Science journalism trope: “New experiment forces scientists to think in a new way about X. We have (accidentally or on purpose) misconstrued X in an overly narrow and strong fashion, in order to depict it as having been subverted and/or thrown into doubt.” What I say to this is: ahhhh, no.

Showing someone image 9 of a ten image morph isn’t quite the same as just springing image 9 on them cold and acting like it’s image 10.

That particular sequence is available in this pdf. The end result is Jennifer Hewitt’s head pasted between Jasmine’s body and hair, so there isn’t really much making the next-to-last one more uncanny; both just come off as strange photoshop pics rather than true images. I think I’d feel off if they were moving.

A loosely-defined term, with built-in moveable goalposts is a SPLENDID tool for arguments though.
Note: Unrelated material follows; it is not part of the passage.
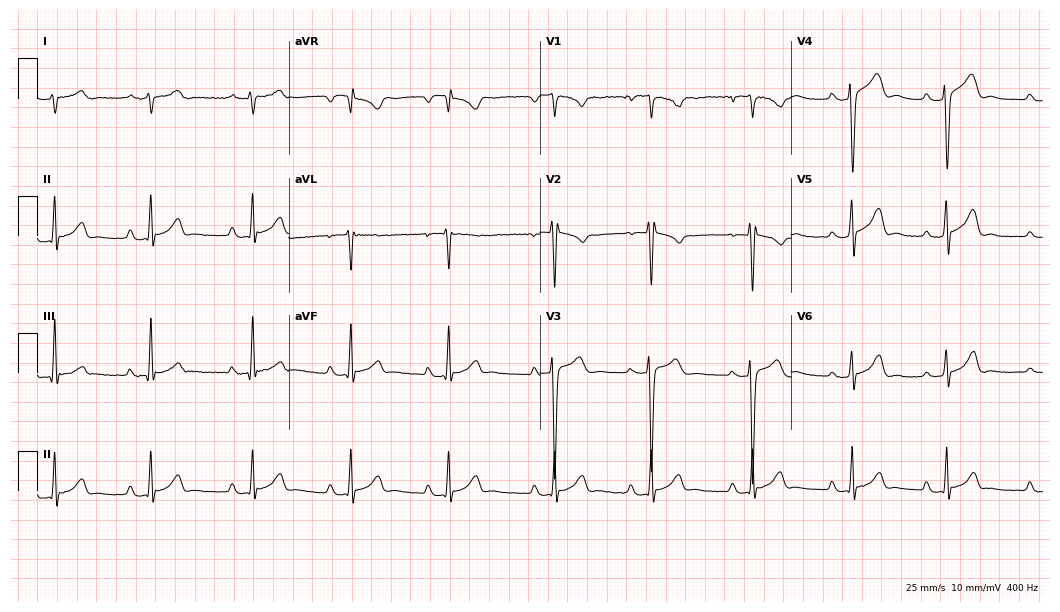
ECG (10.2-second recording at 400 Hz) — a male, 21 years old. Labelled as a normal ECG.

As a couple of commenters have touched on, it seems like the experiment may be trying to test the wrong thing. The key to the uncanny valley doesn’t lie in the image, or the robot, or the animation – it’s the subversion of the viewer’s expectations. Our discomfort isn’t that the robot’s eyes are dead-looking, it’s that we expect them to look alive, and they don’t. The phenomenon occurs when the item exists in a context where those expectations are raised and then dashed. This is why it’s more commonly associated with near- (but un-)realistic renderings like The Polar Express, but it can still occur with non-realistic renderings like the test dummy in Monsters, Inc…

It’s such a commonly-understood response that in more extreme renderings, it forms the basis for a lot of horror movie cliches – the dog that’s really an alien, anything with creepy kids, etc.